On August 22, 2013, the court conducted a status conference with counsel for the parties, including Assistant United States Attorney ("AUSA") and Criminal Chief Daniel Lemisch, and Arthur Weiss for Abou-Khodr. At that conference, the parties agreed that there exists no factual dispute requiring an evidentiary hearing to resolve Abou-Khodr' petition. The government indicated its agreement that the affidavits submitted by Abou-Khodr and his defense counsel are accurate.

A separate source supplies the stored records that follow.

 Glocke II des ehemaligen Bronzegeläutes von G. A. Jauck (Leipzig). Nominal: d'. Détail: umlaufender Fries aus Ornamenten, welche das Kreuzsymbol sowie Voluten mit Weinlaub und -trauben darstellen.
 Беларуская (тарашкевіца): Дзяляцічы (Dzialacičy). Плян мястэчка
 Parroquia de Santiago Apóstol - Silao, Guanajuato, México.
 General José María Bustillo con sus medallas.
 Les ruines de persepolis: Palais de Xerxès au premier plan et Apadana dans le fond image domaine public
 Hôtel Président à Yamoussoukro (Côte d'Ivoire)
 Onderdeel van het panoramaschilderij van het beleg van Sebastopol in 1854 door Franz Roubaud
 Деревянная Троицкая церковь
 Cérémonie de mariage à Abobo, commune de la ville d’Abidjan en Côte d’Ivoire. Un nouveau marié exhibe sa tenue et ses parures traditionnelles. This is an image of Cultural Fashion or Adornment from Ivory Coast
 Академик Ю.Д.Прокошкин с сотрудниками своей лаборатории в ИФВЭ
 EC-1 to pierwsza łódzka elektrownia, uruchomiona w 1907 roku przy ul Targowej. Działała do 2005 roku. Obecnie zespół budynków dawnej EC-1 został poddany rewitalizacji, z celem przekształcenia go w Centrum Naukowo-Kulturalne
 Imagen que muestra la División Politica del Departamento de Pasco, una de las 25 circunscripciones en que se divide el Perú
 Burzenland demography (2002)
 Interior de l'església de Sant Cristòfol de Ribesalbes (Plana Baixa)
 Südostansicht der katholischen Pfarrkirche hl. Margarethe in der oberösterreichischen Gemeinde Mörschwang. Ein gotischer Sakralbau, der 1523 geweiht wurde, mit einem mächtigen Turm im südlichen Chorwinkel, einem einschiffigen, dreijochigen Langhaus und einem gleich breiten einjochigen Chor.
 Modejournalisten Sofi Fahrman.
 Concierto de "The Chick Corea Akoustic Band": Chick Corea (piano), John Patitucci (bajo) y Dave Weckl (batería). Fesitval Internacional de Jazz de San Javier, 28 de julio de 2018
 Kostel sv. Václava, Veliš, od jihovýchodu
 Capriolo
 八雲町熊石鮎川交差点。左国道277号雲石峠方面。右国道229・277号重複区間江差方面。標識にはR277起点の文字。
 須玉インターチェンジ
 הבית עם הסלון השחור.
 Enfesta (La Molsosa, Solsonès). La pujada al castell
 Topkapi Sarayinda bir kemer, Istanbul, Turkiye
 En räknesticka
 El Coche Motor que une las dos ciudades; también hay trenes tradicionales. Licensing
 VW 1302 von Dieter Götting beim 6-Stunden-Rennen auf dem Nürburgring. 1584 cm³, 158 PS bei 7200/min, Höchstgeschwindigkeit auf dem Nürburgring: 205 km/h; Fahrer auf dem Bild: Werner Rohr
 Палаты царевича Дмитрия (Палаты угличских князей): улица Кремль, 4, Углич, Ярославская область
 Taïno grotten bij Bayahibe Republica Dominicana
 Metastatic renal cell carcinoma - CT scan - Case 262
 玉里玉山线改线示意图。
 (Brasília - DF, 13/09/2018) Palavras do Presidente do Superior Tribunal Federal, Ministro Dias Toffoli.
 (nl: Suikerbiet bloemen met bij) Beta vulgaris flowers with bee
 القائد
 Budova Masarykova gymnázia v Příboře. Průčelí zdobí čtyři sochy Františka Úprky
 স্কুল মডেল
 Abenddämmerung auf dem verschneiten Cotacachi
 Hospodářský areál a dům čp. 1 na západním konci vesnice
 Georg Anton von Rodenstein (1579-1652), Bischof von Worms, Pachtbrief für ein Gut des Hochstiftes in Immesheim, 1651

At the plea hearing, AUSA Joe Allen stated that depending on Abou-Khodr's cooperation, the government would recommend an asylum type program, if appropriate, designed to keep Abou-Khodr in the country, even though he might otherwise be subject to removal. (Doc 412 at 17). While this court is convinced that the government's promises to assist Abou-Khodr to remain in the United States were made in good faith and without any intention to mislead, there were many alternative ways discussed between counsel in chambers conferences that the government would utilize if possible, to keep Abou-Khodr in this country. Among those alternatives were support for an asylum petition, issuance of a material witness warrant, and support for an "S" visa. Such assurances undoubtedly contributed to induce detrimental reliance by Abou-Khodr in proceeding with his plea. As explained by AUSA Lemisch at the August 22, 2013 status conference, there was never a real possibility that an "S" visa for Abou-Khodr could have been obtained.
In support of his petition, Abou-Khodr submitted an affidavit stating "[t]hat remaining in this country with his family was his .. . paramount concern. He . . . would have risked everything to remain in this country, including going to trial, if he had been aware there was even [a] one-percent (1%) chance of him . . . being deported due to a conviction in this prosecution." (Doc. 422, Ex. D at ¶ 9). Despite the government's promises of a very favorable sentence recommendation and its promises to do everything possible to allow him to remain in the United States because of his substantial assistance in the government's investigation, Abou-Khodr made an oral motion to withdraw his plea on May 4, 2004, the date set for sentencing, apparently based on his confusion as to the criminal nature of his alleged participation in the conspiracy. (Doc. 415 at 3-4). In support of his motion to withdraw his plea, Plotkin, informed the court that Abou-Khodr "was given guidance that led him in a way that was perhaps not true and accurate that led to a guilty plea" that was "[n]ot in his best interest." Id. at 4. This court denied his motion to withdraw his plea. Id. At that same proceeding, Plotkin moved to withdraw as counsel. Id. at 5.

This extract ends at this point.